• ACTIVITY:
Beginning at the line that holds "Q: Locate any periosteal reaction." and continuing to the last line of the data below, transcribe every line word for word, without pictures.

• • • • • • •

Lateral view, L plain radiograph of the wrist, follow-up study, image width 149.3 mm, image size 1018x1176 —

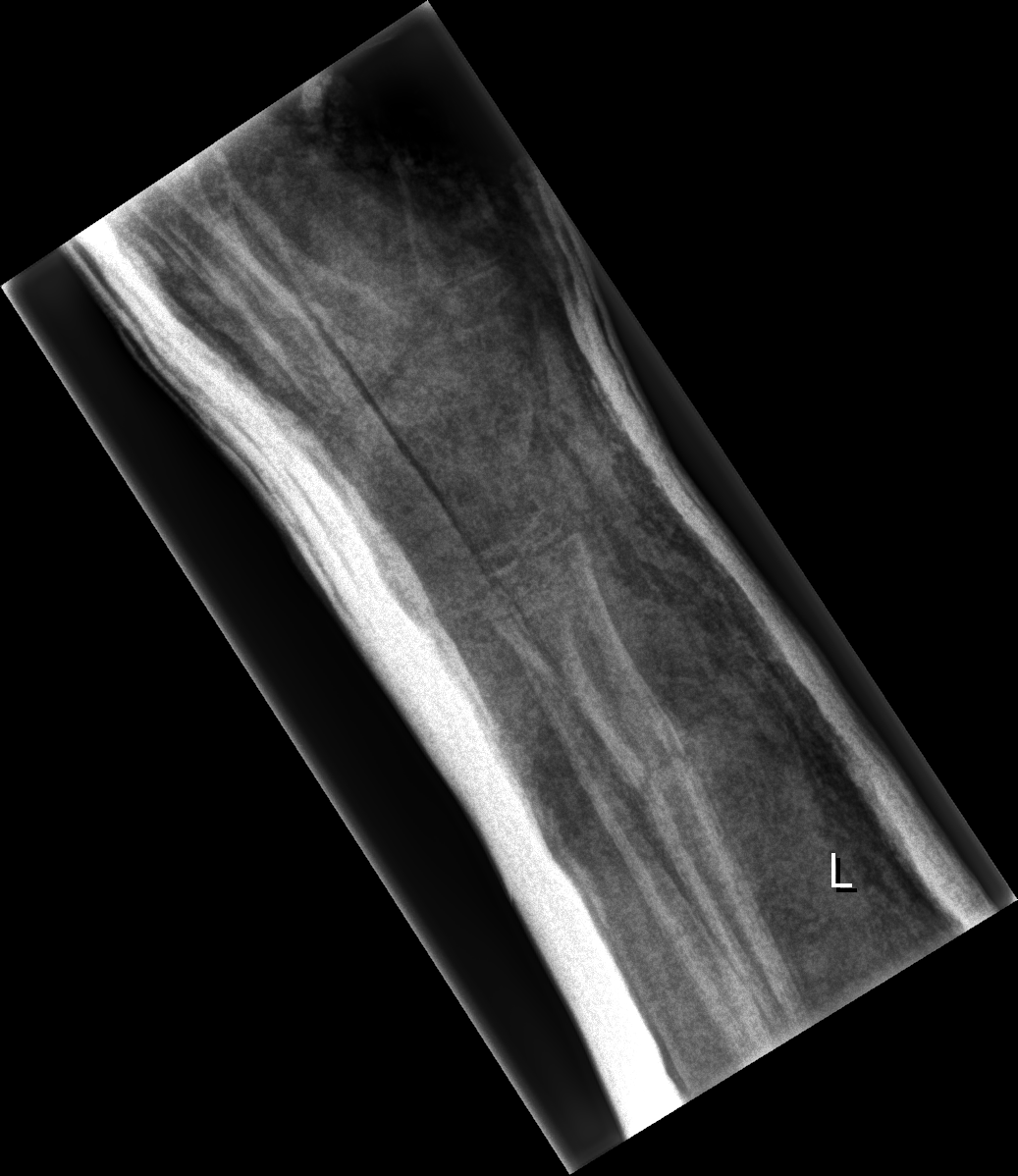 Q: Locate any periosteal reaction.
A: Periosteal thickening identified at bbox(643, 682, 776, 939)
Q: Is there a fracture?
A: Fx identified at bbox(622, 731, 709, 807)

• • • • • • •

• EXERCISE ANSWER:
 Q: Locate any periosteal reaction.
A: Periosteal thickening identified at bbox(643, 682, 776, 939)
Q: Is there a fracture?
A: Fx identified at bbox(622, 731, 709, 807)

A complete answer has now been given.